Here's the breakdown:
- Genetic: SCD is caused by a change in the gene that makes hemoglobin, a protein in red blood cells that carries oxygen. This change leads to the production of abnormal hemoglobin, called sickle hemoglobin.
- Disorder: This abnormal hemoglobin causes red blood cells to become stiff and sickle-shaped, like a crescent moon. These sickle cells are fragile and can get stuck in blood vessels, blocking blood flow and causing pain, organ damage, and other health problems.
SCD is a type of autosomal recessive genetic disorder. This means:
- Autosomal: The gene responsible for SCD is located on one of the 22 non-sex chromosomes (autosomes).
- Recessive: A person needs to inherit two copies of the sickle cell gene, one from each parent, to develop SCD. If a person inherits only one copy, they are a carrier and usually don't have symptoms, but can pass the gene to their children.
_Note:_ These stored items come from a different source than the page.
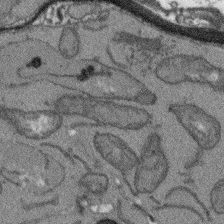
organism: Arabidopsis thaliana
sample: Root tip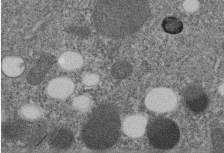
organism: C. elegans
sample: C. elegans embryo early stage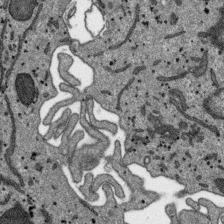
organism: Human
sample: Lung epithelial cells, uninfected (mock) control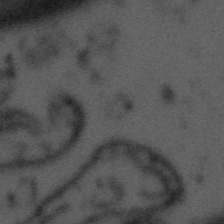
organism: Tuwongella immobilis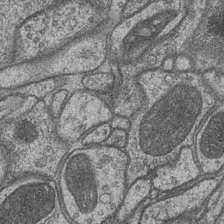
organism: Drosophila
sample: Optic medulla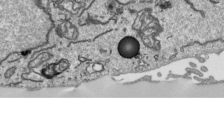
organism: Human
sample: Mitochondria in HCT116 cells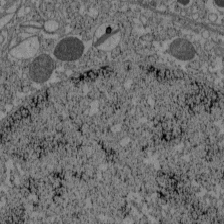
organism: C57BL Mouse
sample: Pancreatic islet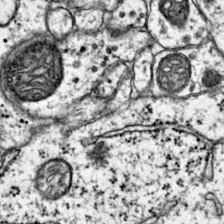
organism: Mouse
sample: Primary visual cortex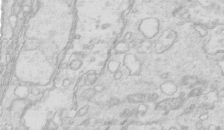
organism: Mouse
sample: Multiciliated cells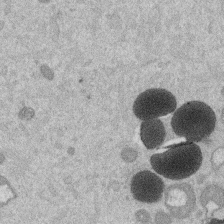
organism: Mouse
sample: Dividing mouse embryo 1 cell stage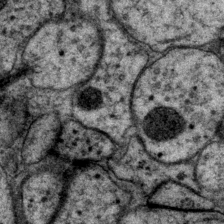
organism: P. pacificus
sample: Pharynx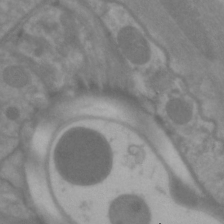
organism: C. elegans
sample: Pharynx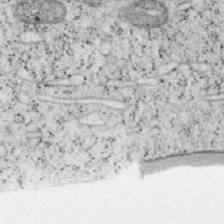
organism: Mouse
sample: OT-I killer T cells with ID8 ovarian cancer cells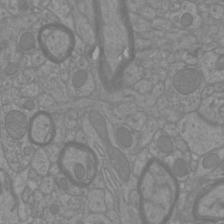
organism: Mouse
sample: Cortical neurons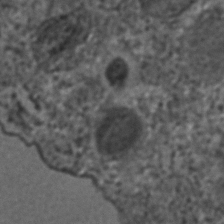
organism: C. elegans
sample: C. elegans embryo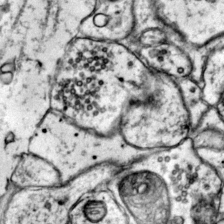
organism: Mouse
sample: Primary visual cortex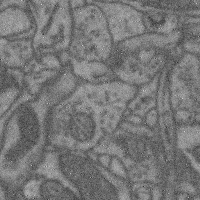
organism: Mouse
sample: Cerebral cortex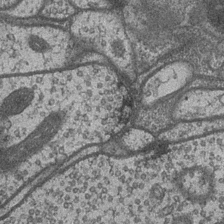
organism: Drosophila
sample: Optic medulla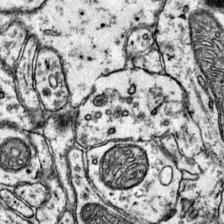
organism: Mouse
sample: Primary visual cortex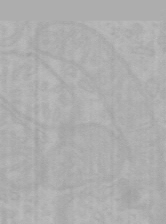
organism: Mouse
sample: Choroid plexus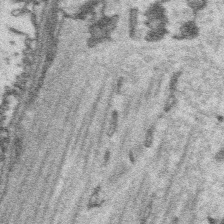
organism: Platynereis dumerilii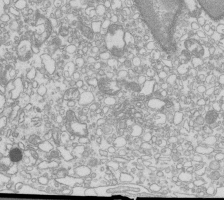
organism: Mouse
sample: Macrophages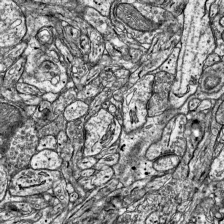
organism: Mouse
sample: Visual Cortex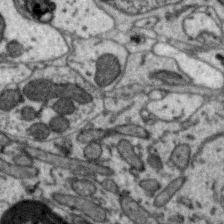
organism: Zebra finch
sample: Brain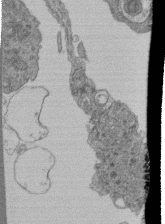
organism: Human
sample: Retinal organoid Rod and Cone cells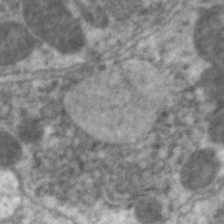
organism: C. elegans
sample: Pharynx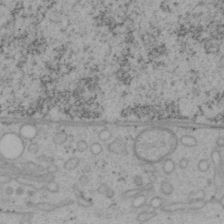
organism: Human
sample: HeLa cells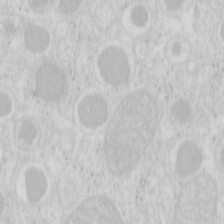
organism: Mouse
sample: Pancreas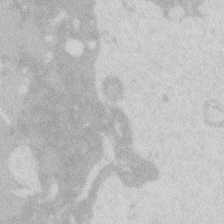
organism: Zebrafish
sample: Macrophage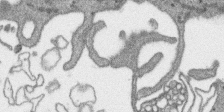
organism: Human
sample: Lung epithelial cells infected with SARS-CoV-2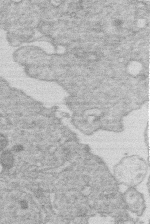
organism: Human
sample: Macrophage cells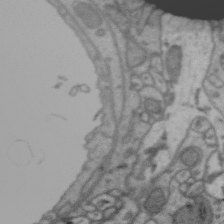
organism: Zebra finch
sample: Brain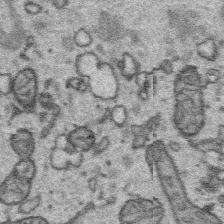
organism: Platynereis dumerilii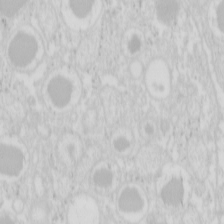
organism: Mouse
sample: Pancreas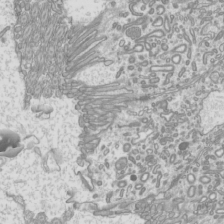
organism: Mouse
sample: Cilia; mouse epididymis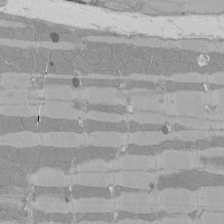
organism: Rat
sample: Left ventricle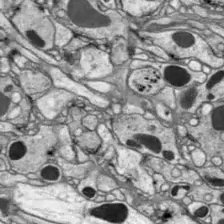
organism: Drosophila
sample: Optic lobe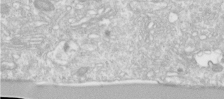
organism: Human
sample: Centriole in RPE cells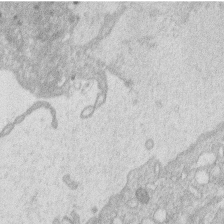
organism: Human
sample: Macrophage cells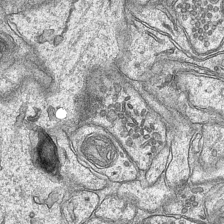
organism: Mouse
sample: CA1 Hippocampus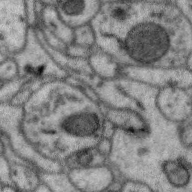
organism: Zebra finch
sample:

Understanding the inheritance pattern:
- Both parents carriers: There's a 25% chance their child will have SCD, a 50% chance their child will be a carrier, and a 25% chance their child will not have the gene.
- One parent with SCD, one parent carrier: There's a 50% chance their child will have SCD and a 50% chance their child will be a carrier.
Key points to remember:
- SCD is not contagious. It's a genetic condition, not an infection.
- There is no cure for SCD, but treatments can manage symptoms and prevent complications.
- Early diagnosis and management are crucial for improving the quality of life for people with SCD.